Calculating your Healthcare FSA Annual Election Amount
Determine how much money you and your family spend for out-of-pocket healthcare expenses during the plan year
, the12-month period in which you may make an annual election (not necessarily the calendar year).
You must be aware of your plan year dates as you can be reimbursed only for service dates that occurred during your plan year. It is important you are aware of the service date, and the service date is in the plan year in which you are eligible.
Changing your Annual Election Amount
Your election to participate may only be made once a year and the amount may not be changed unless there is a change due to, and consistent with, a change in family status. A qualified change in family status must be reported within 30 days of the change and includes:
- Marriage, divorce, death of a spouse, legal separation or annulment;
- Change in the number of dependents, including birth, adoption, placement for adoption, court-documented change in custody arrangement, or death of a dependent;
- Any of the following for you, your spouse or dependent: termination or commencement of employment, a strike or lockout, commencement or return from FMLA, or any change in employment status that affects eligibility for benefits;
- One of your dependents satisfies or ceases to satisfy the requirements for coverage due to change in age, student status, or similar circumstances;
- A change in daycare providers or rates charged by the provider (must not be a relative) which would be a significant increase or decrease.
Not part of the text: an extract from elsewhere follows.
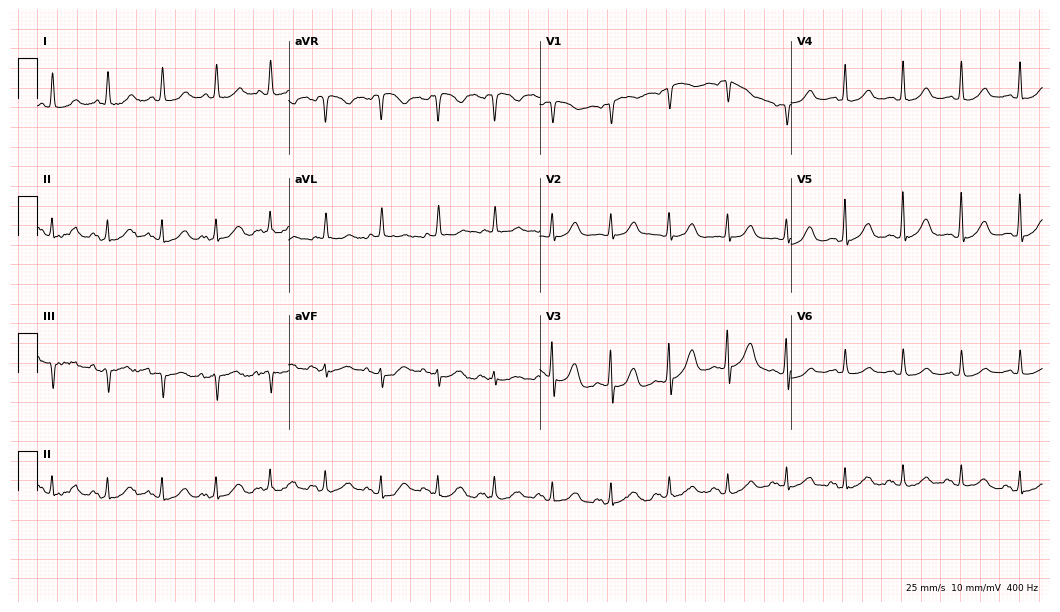
ECG (10.2-second recording at 400 Hz) — a woman, 71 years old. Findings include sinus tachycardia (a sinus rate of 100 beats per minute or more).

Note: A rate or benefit change is not a qualified change in family status when the daycare provider is a relative of the participant or a relative of the participant’s spouse.
When can I spend my FSA funds?
Dependent Daycare FSA: You may only withdraw up to the total of your deposits to date, but we encourage you to submit for the full amount charged and we will do the bookkeeping for you.
Health Care Expense FSA: You may withdraw up to your annual election (the amount you elect at the beginning of the plan year) at any time.
What happens if I terminate employment or take a leave of absence during the plan year?
Your status as an active participant in the health care FSA ceases with your termination. After you terminate, funds remaining in the health care FSA may be paid out if the date of service for your eligible expenses occurred on or prior to your termination date. However under the Federal continuation laws (COBRA), the health care reimbursement account is considered a COBRA continuable plan. Therefore, if you have funds in your account and do not have sufficient eligible expenses incurred prior to the date of termination, you may elect to continue your participation in the plan through COBRA. You will be required to continue making your contributions on a monthly basis, after tax.
Your contributions to your dependent daycare FSA stop with your termination; however, you may continue to request reimbursement from your account for eligible expenses incurred through the remainder of the plan year until the funds in the account are depleted.
In the event of a Family Medical Leave of Absence (FMLA), you may accelerate your contributions in advance of the leave (pre-tax), continue your current contributions on an after-tax basis during the leave, or increase your per pay check contribution for the remainder of the plan year upon your return. You may continue to request reimbursement for eligible expenses during this period only if you had pre-paid or contributed to your account while you were on leave. You may wait and request reimbursement upon your return to work if you are making up the contributions.